## Problem to solve
When you reach the line with "Ith aus Nordwesten" in the listing below, write out that line and every one after it exactly, and skip the pictures.

## Exercise data
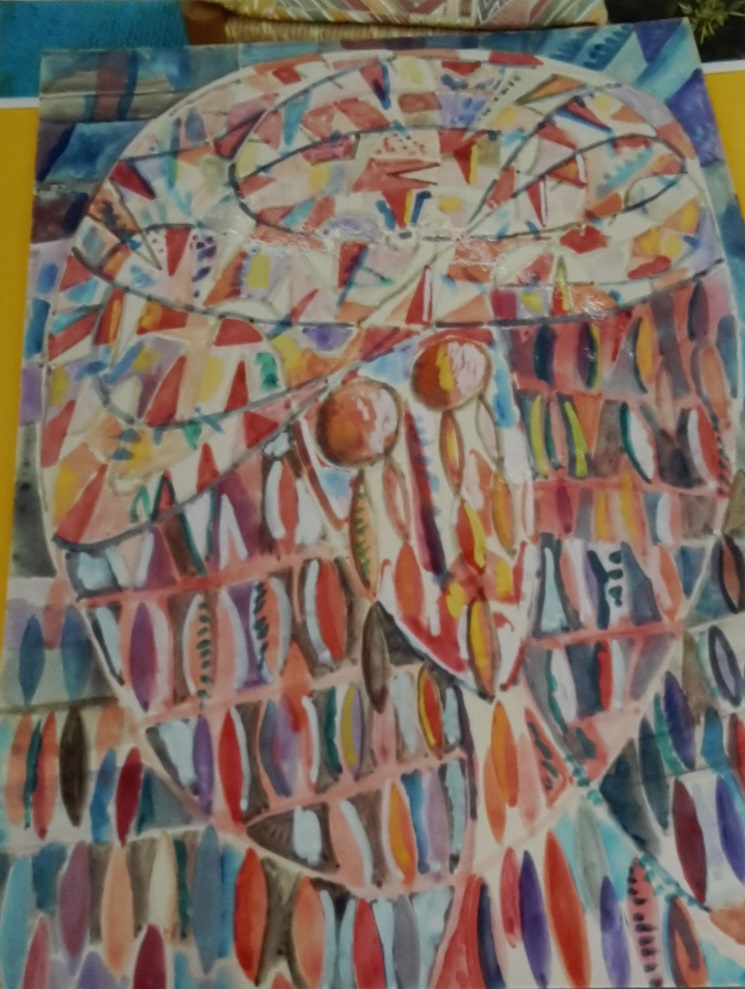 acquarello
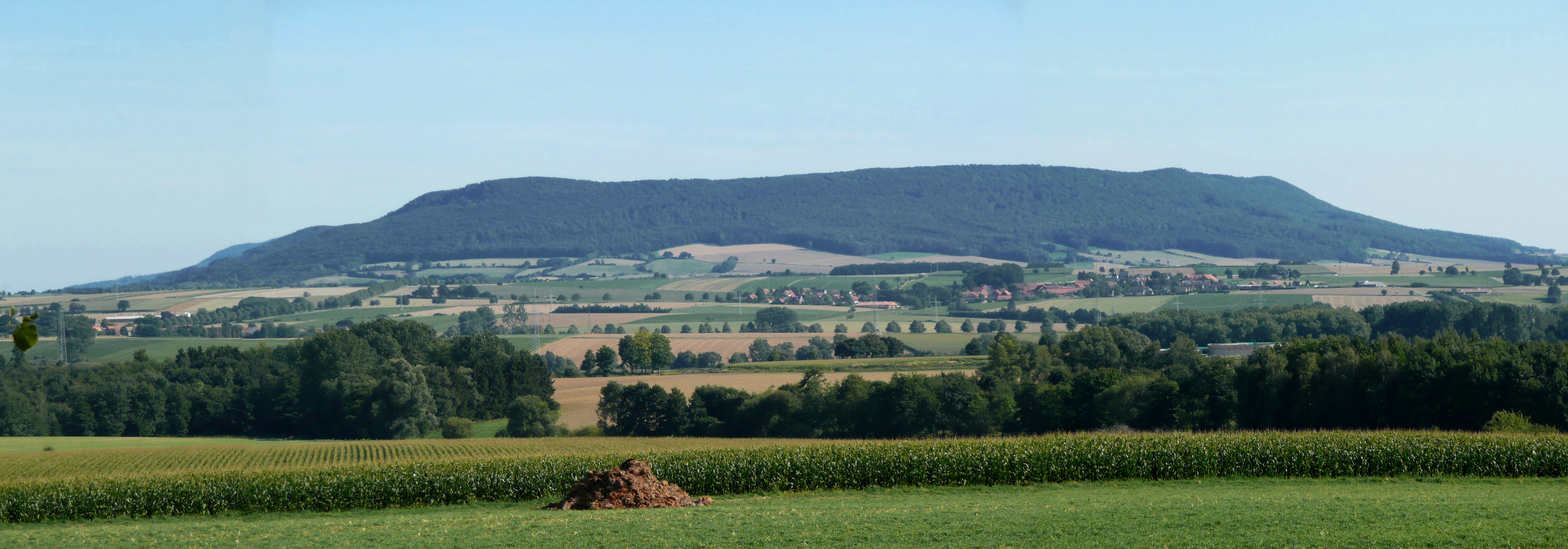 Ith aus Nordwesten von Kleinen Süntel gesehen
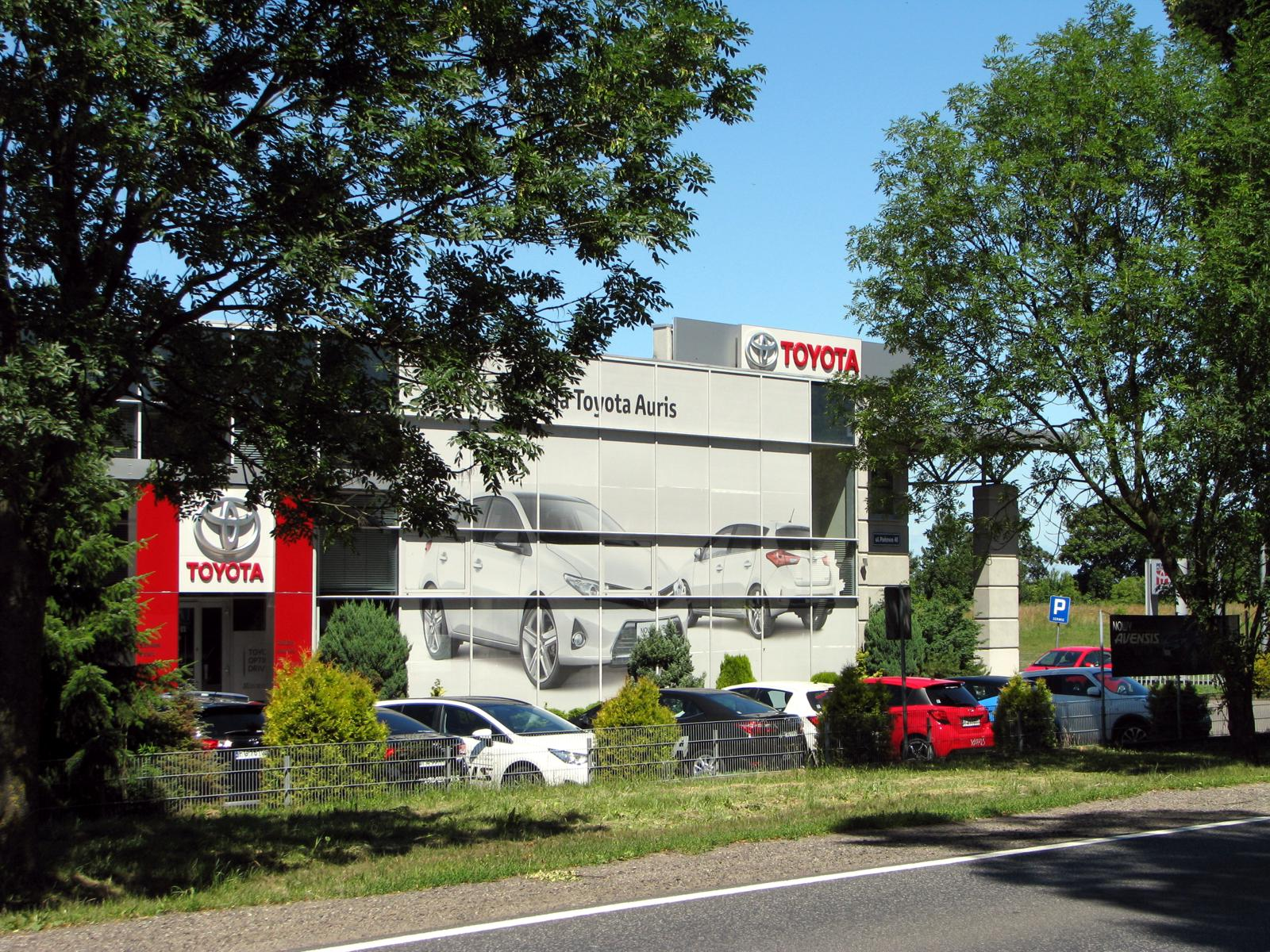 Wojcieszyce. Salon samochodowy.
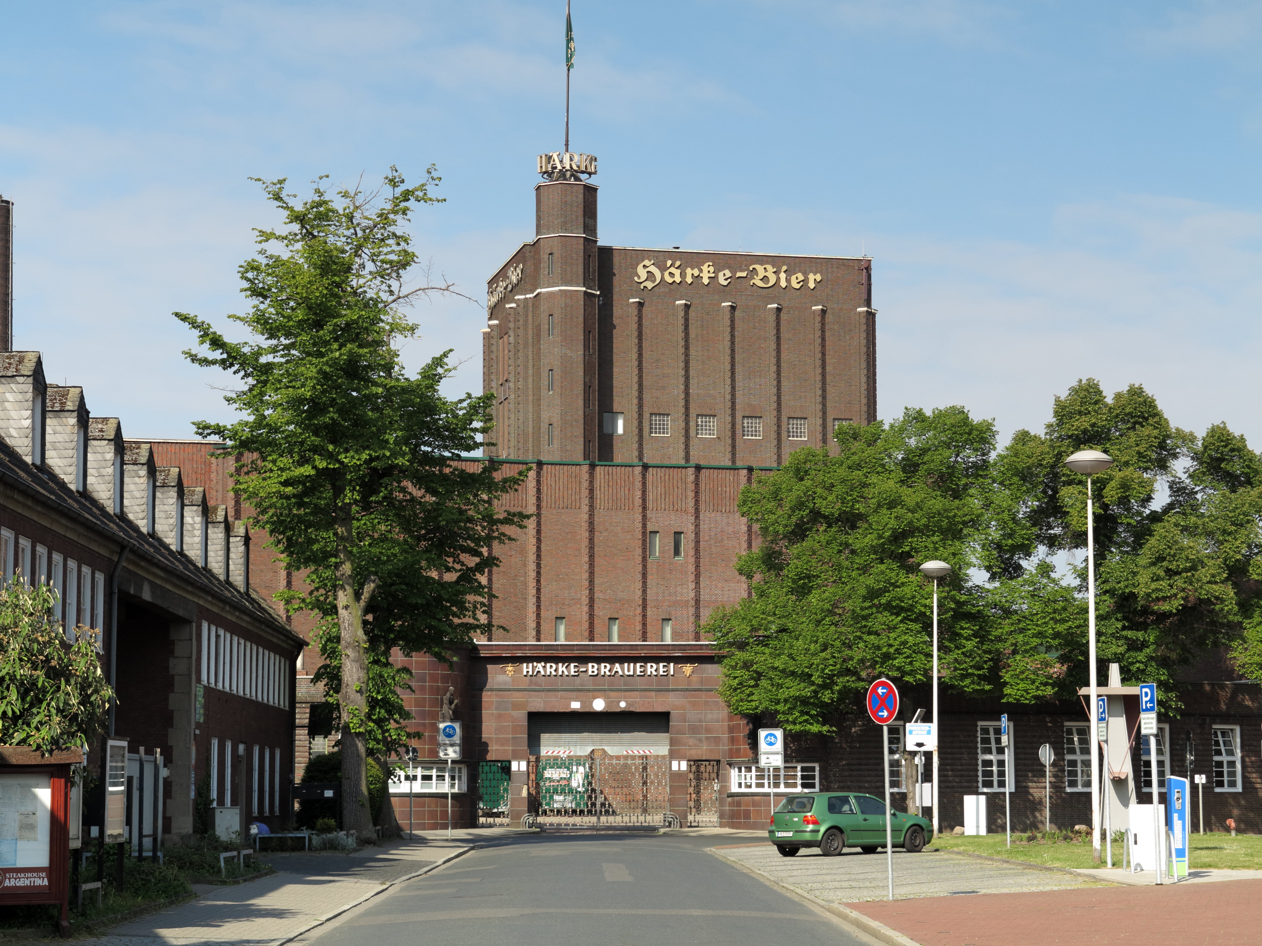 Peine: die Braumanufakrur Härke

## Solution for this task
 Ith aus Nordwesten von Kleinen Süntel gesehen
 Wojcieszyce. Salon samochodowy.
 Peine: die Braumanufakrur Härke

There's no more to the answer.